I have always wondered, would that still hold true if the grid was fully solar-based? There would be no rotating mass in that case.

3 comments

Yes, although a significant issue with that is there is no spinning mass to "borrow" inertia from, so while modern inverters at solar sites are good at shaping output phases, they have very little capability to absorb significant frequency deviations.

Grid scale battery systems are often used for voltage or frequency stability as opposed to deep discharging as generation offsets, although that will change eventually if batteries get better enough or really cheap LNG stops being a thing.

Yes indeed, inverter based generators (solar and batteries) don't have any inertia.
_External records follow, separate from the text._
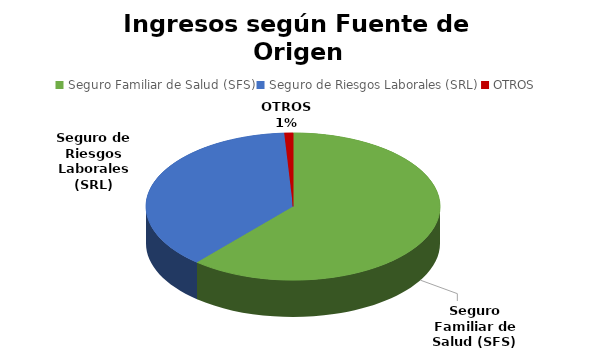
| Category | Series 0 |
|---|---|
| Seguro Familiar de Salud (SFS) | 383770284.44 |
| Seguro de Riesgos Laborales (SRL) | 236103340.09 |
| OTROS | 5949846.39 |
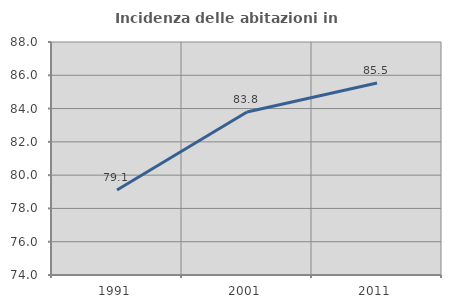
| Category | Incidenza delle abitazioni in proprietà  |
|---|---|
| 1991.0 | 79.107 |
| 2001.0 | 83.797 |
| 2011.0 | 85.532 |
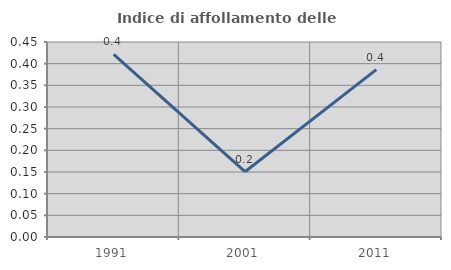
| Category | Indice di affollamento delle abitazioni  |
|---|---|
| 1991.0 | 0.421 |
| 2001.0 | 0.151 |
| 2011.0 | 0.386 |
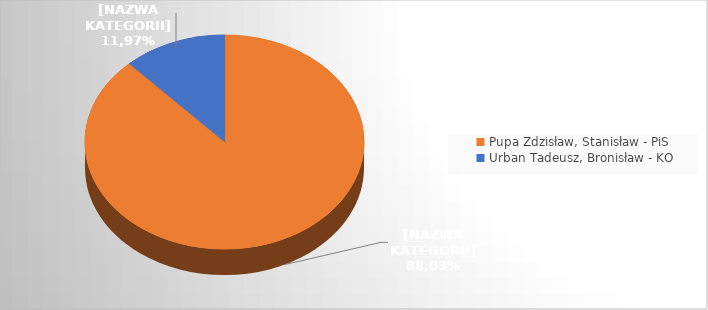
| Category | Series 0 |
|---|---|
| Pupa Zdzisław, Stanisław - PiS | 0.88 |
| Urban Tadeusz, Bronisław - KO | 0.12 |
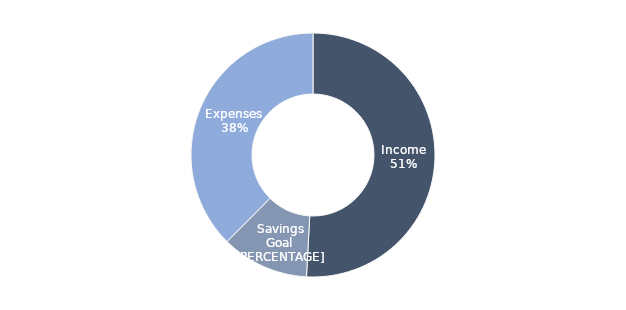
| Category | Series 0 |
|---|---|
| Income | 7257 |
| Savings Goal | 1655 |
| Expenses | 5359 |
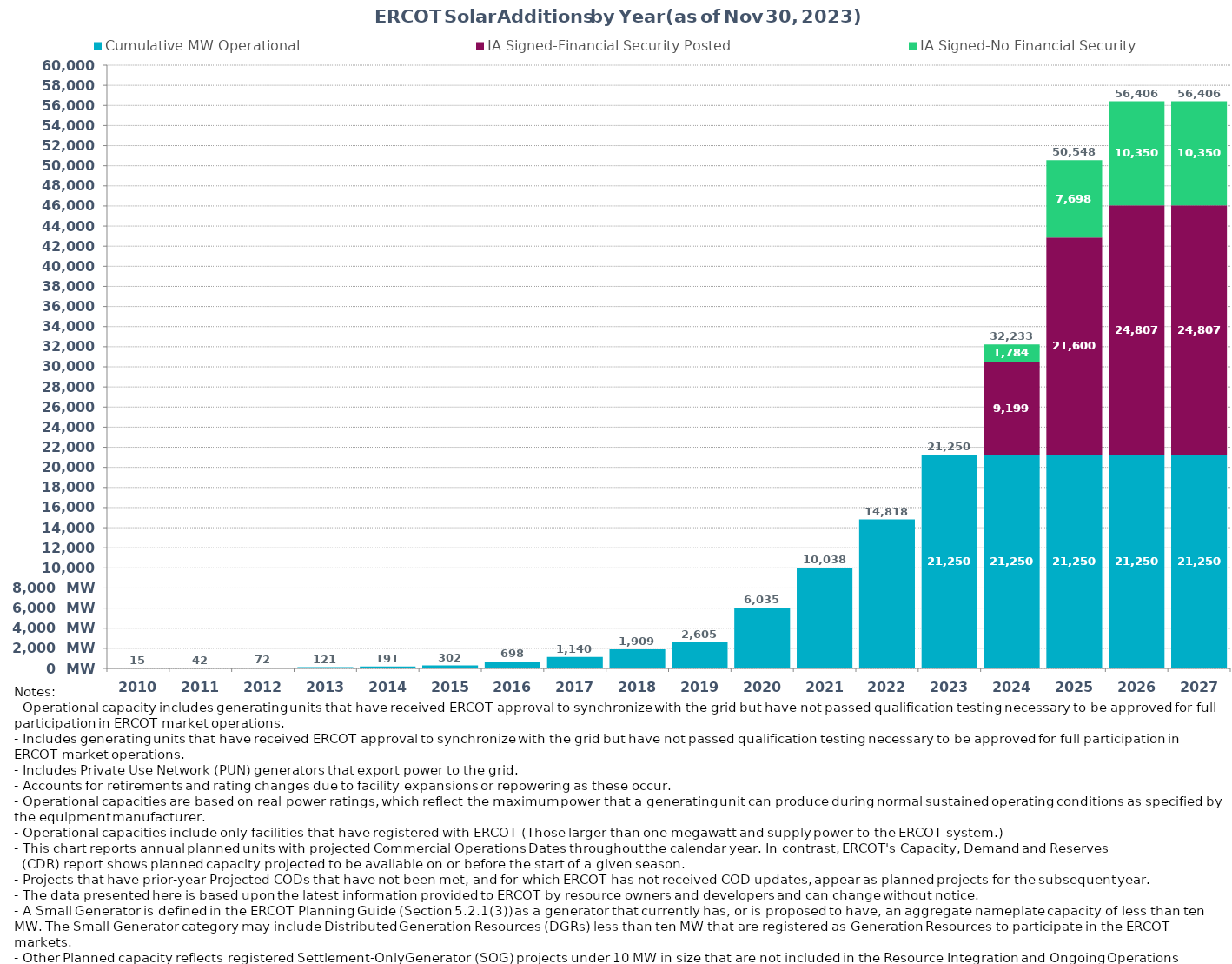
| Category | Cumulative MW Operational | IA Signed-Financial Security Posted  | IA Signed-No Financial Security  | Other Planned | Cumulative Installed and Planned |
|---|---|---|---|---|---|
| 2010.0 | 14.9 | 0 | 0 | 0 | 14.9 |
| 2011.0 | 41.6 | 0 | 0 | 0 | 41.6 |
| 2012.0 | 72 | 0 | 0 | 0 | 72 |
| 2013.0 | 121.18 | 0 | 0 | 0 | 121.18 |
| 2014.0 | 190.7 | 0 | 0 | 0 | 190.7 |
| 2015.0 | 301.71 | 0 | 0 | 0 | 301.71 |
| 2016.0 | 698.22 | 0 | 0 | 0 | 698.22 |
| 2017.0 | 1140.12 | 0 | 0 | 0 | 1140.12 |
| 2018.0 | 1909.16 | 0 | 0 | 0 | 1909.16 |
| 2019.0 | 2605.35 | 0 | 0 | 0 | 2605.35 |
| 2020.0 | 6034.64 | 0 | 0 | 0 | 6034.64 |
| 2021.0 | 10038.12 | 0 | 0 | 0 | 10038.12 |
| 2022.0 | 14818.22 | 0 | 0 | 0 | 14818.22 |
| 2023.0 | 21249.66 | 0 | 0 | 0 | 21249.66 |
| 2024.0 | 21249.66 | 9199.46 | 1784.22 | 0 | 32233.34 |
| 2025.0 | 21249.66 | 21600.45 | 7698.33 | 0 | 50548.44 |
| 2026.0 | 21249.66 | 24806.86 | 10349.8 | 0 | 56406.32 |
| 2027.0 | 21249.66 | 24806.86 | 10349.8 | 0 | 56406.32 |
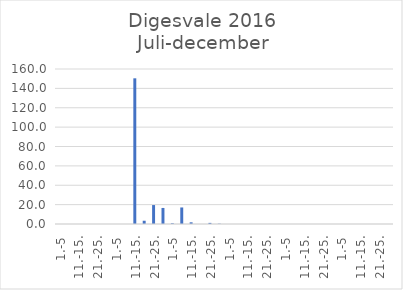
| Category | Series 0 |
|---|---|
| 1.-5 | 0 |
| 6.-10. | 0 |
| 11.-15. | 0 |
| 16.-20. | 0 |
| 21.-25. | 0 |
| 26.-31. | 0 |
| 1.-5 | 0 |
| 6.-10. | 0 |
| 11.-15. | 150.383 |
| 16.-20. | 3.375 |
| 21.-25. | 19.549 |
| 26.-31. | 16.564 |
| 1.-5 | 0.765 |
| 6.-10. | 17.074 |
| 11.-15. | 1.739 |
| 16.-20. | 0 |
| 21.-25. | 1.151 |
| 26.-30. | 0.323 |
| 1.-5 | 0.018 |
| 6.-10. | 0 |
| 11.-15. | 0 |
| 16.-20. | 0 |
| 21.-25. | 0 |
| 26.-31. | 0 |
| 1.-5 | 0 |
| 6.-10. | 0 |
| 11.-15. | 0 |
| 16.-20. | 0 |
| 21.-25. | 0 |
| 26.-30. | 0 |
| 1.-5 | 0 |
| 6.-10. | 0 |
| 11.-15. | 0 |
| 16.-20. | 0 |
| 21.-25. | 0 |
| 26.-31. | 0 |
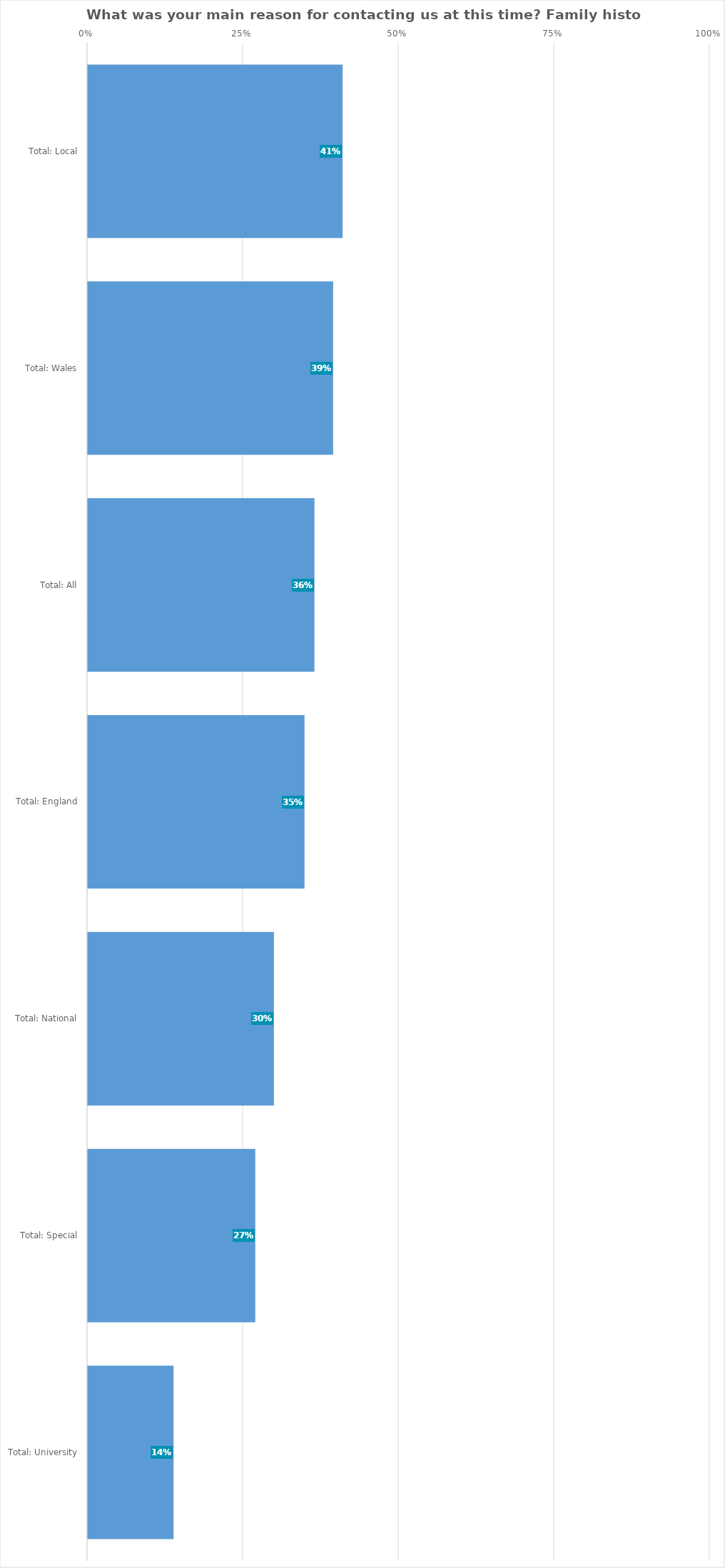
| Category | Family history research |
|---|---|
| Total: Local | 0.41 |
| Total: Wales | 0.394 |
| Total: All | 0.364 |
| Total: England | 0.348 |
| Total: National | 0.299 |
| Total: Special | 0.269 |
| Total: University | 0.138 |

But as long as the grid is still AC the frequency will be the same and the inverters would need to compensate internally. Especially with solar where a cloud going over a solar farm can easily knock off a few MW in seconds the volatility of the grid will increase and need for storage (batteries, hydro, etc) alongside Demand Side Response is getting much bigger.
It does hold true for some systems. Wind turbine generator controls can provide virtual inertia over very short time scales (a second or few) by exchanging energy with the turbine rotor. You can also provide primary frequency reserve in the negative direction (load step-off) using exactly the same ramp control that steam plants use. Typical ramp rate is 100% of rated power for a 5% change in frequency.

However, in order to provide primary frequency reserve in the other direction, you do need additional local storage. You don't need very much. Just 10% of rated power for 15 minutes gets you to very deep renewable penetration.

The trouble isn't with the technology, its with the economics. Once you set a sufficiently high price for frequency support and primary frequency reserve, suppliers will show up.